From: "Darrick J. Wong" <djwong@kernel.org>
To: John Garry <john.g.garry@oracle.com>
Cc: Dave Chinner <david@fromorbit.com>,
Ojaswin Mujoo <ojaswin@linux.ibm.com>,
linux-ext4@vger.kernel.org, Theodore Ts'o <tytso@mit.edu>,
Ritesh Harjani <ritesh.list@gmail.com>,
linux-kernel@vger.kernel.org, linux-block@vger.kernel.org,
linux-xfs@vger.kernel.org, linux-fsdevel@vger.kernel.org,
dchinner@redhat.com
Subject: Re: [RFC 1/7] iomap: Don't fall back to buffered write if the write is atomic
Date: Mon, 4 Dec 2023 10:17:23 -0800 [thread overview]
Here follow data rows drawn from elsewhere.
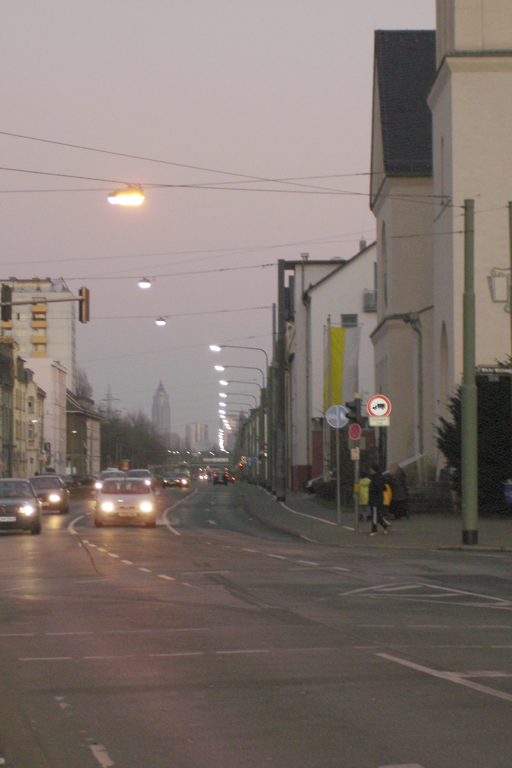 Mainzer Landstraße in Ffm, Blick von Nied-Kirche, Richtung stadteinwärts
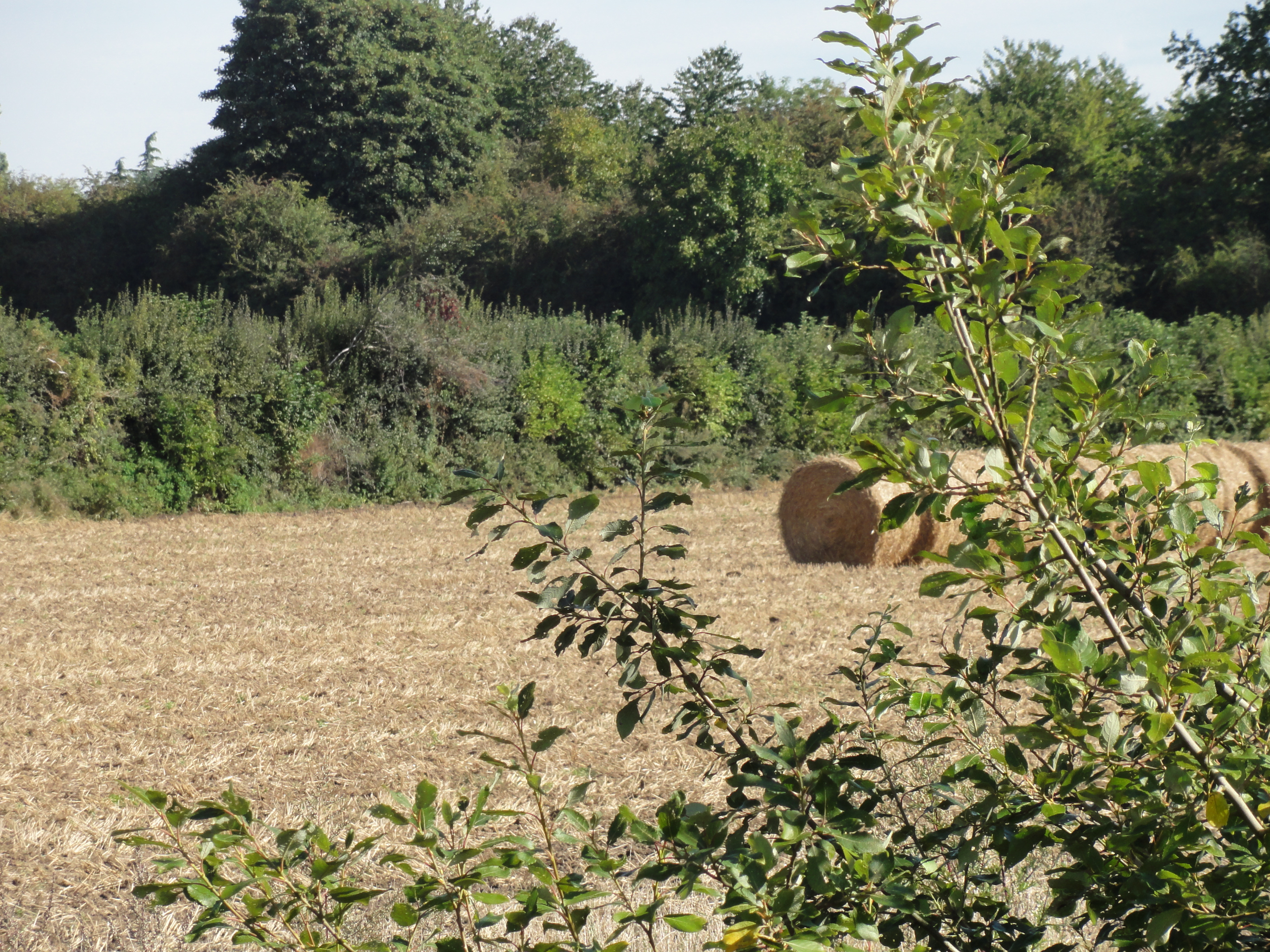 Terril n° 237 dit Cavalier Voie du 8 au 11, fosse n° 8 - 8 bis de la Compagnie des mines de Nœux dans le bassin minier du Nord-Pas-de-Calais, Verquin, Pas-de-Calais, Nord-Pas-de-Calais, France.
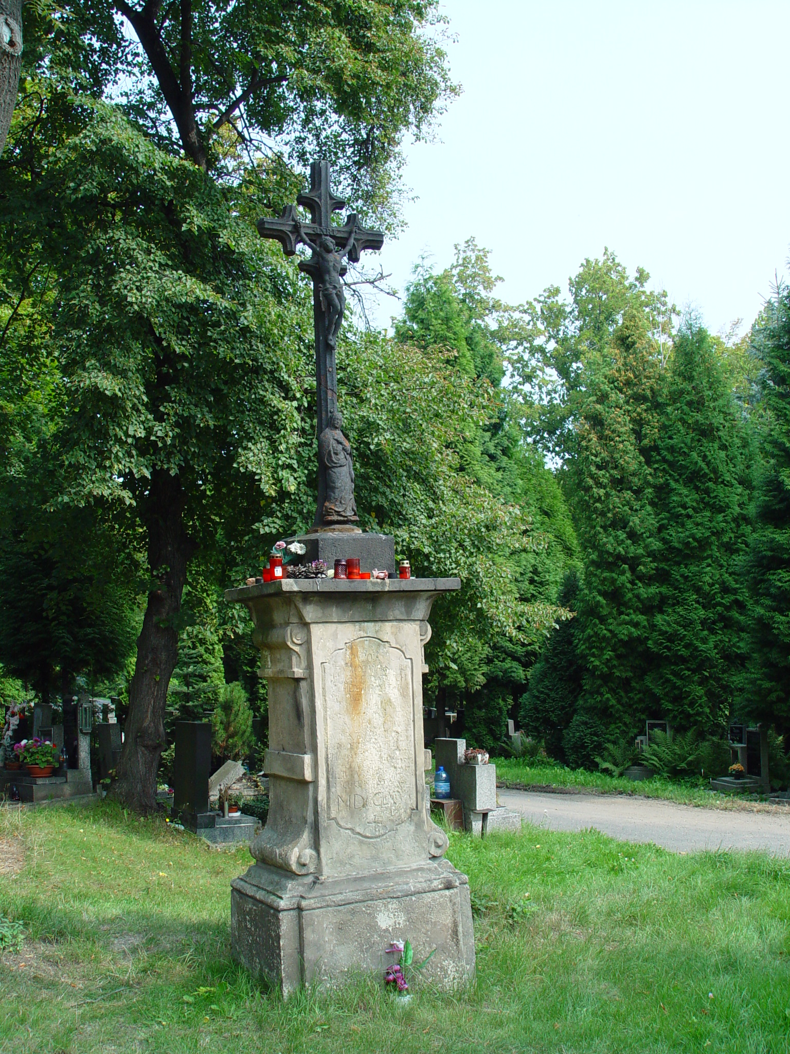 Kříž se Šimonem a Judou ze Slatinic přenesený ze zaniklé obce na starý hřbitov v Mostě
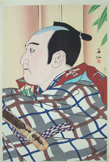 "Bando Mitsugoro VII as Farmer Manbei"
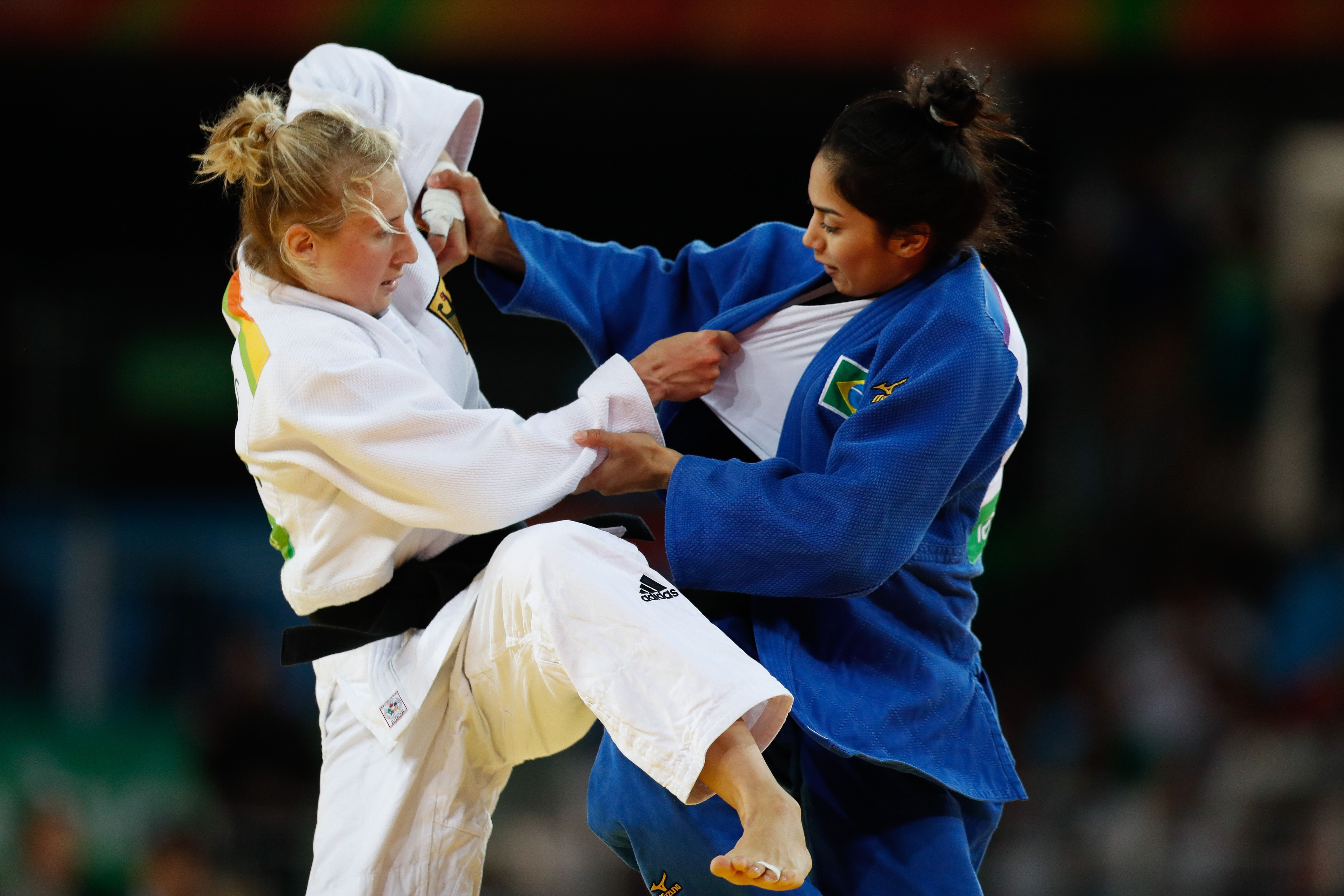 Judô na Arena Carioca dos Jogos Olímpicos Rio 2016 Rio de Janeiro - Mariana Silva, do Brasil, vence Martyna Trajdos, da Alemanha, na categoria atГ© 63kg do judГґ feminino na Arena Carioca dos Jogos OlГ­mpicos Rio 2016. (Fernando FrazГЈo/AgГЄncia Brasil)
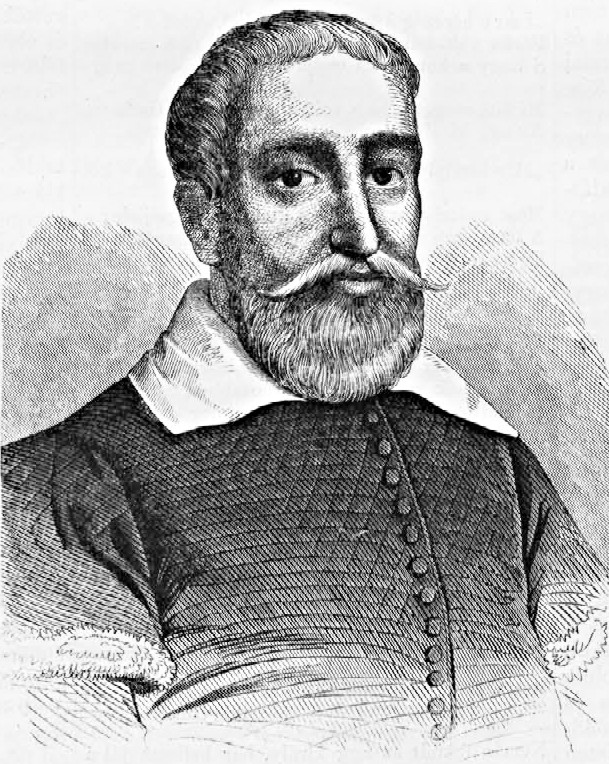 Szenczi Molnár Albert (1574–1634) református lelkész, nyelvtudós, filozófus, zsoltárköltő, egyházi író, műfordító portréja
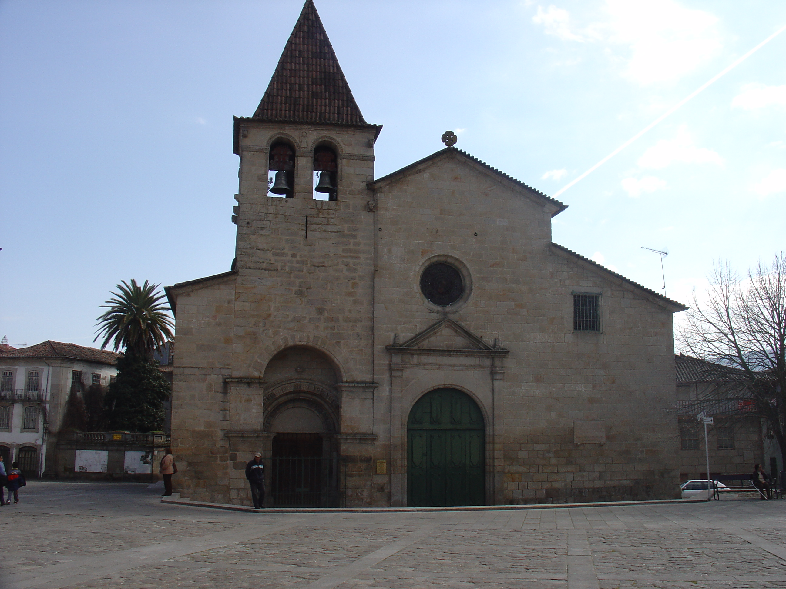 Chaves-Igreja Matriz
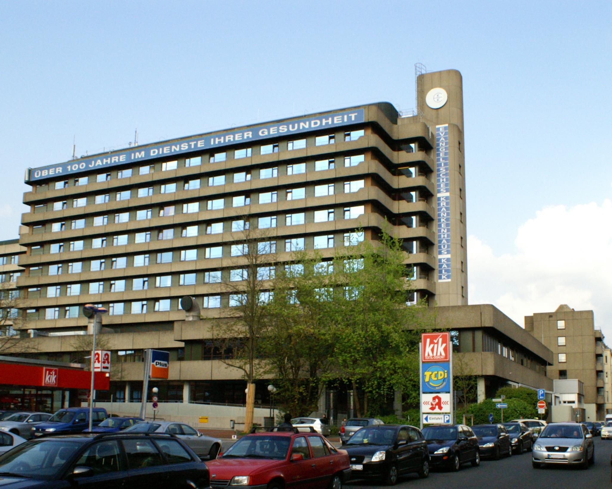 Das Evangelische Krankenhaus in Köln-Kalk, Buchforststraße

Message-ID: <20231204181723.GW361584@frogsfrogsfrogs> (raw)
In-Reply-To: <2aced048-4d4b-4a48-9a45-049f73763697@oracle.com>
On Mon, Dec 04, 2023 at 09:02:56AM +0000, John Garry wrote:
> On 01/12/2023 22:07, Dave Chinner wrote:
> > > Sure, and I think that we need a better story for supporting buffered IO for
> > > atomic writes.
> > >
> > > Currently we have:
> > > - man pages tell us RWF_ATOMIC is only supported for direct IO
> > > - statx gives atomic write unit min/max, not explicitly telling us it's for
> > > direct IO
> > > - RWF_ATOMIC is ignored for !O_DIRECT
> > >
> > > So I am thinking of expanding statx support to enable querying of atomic
> > > write capabilities for buffered IO and direct IO separately.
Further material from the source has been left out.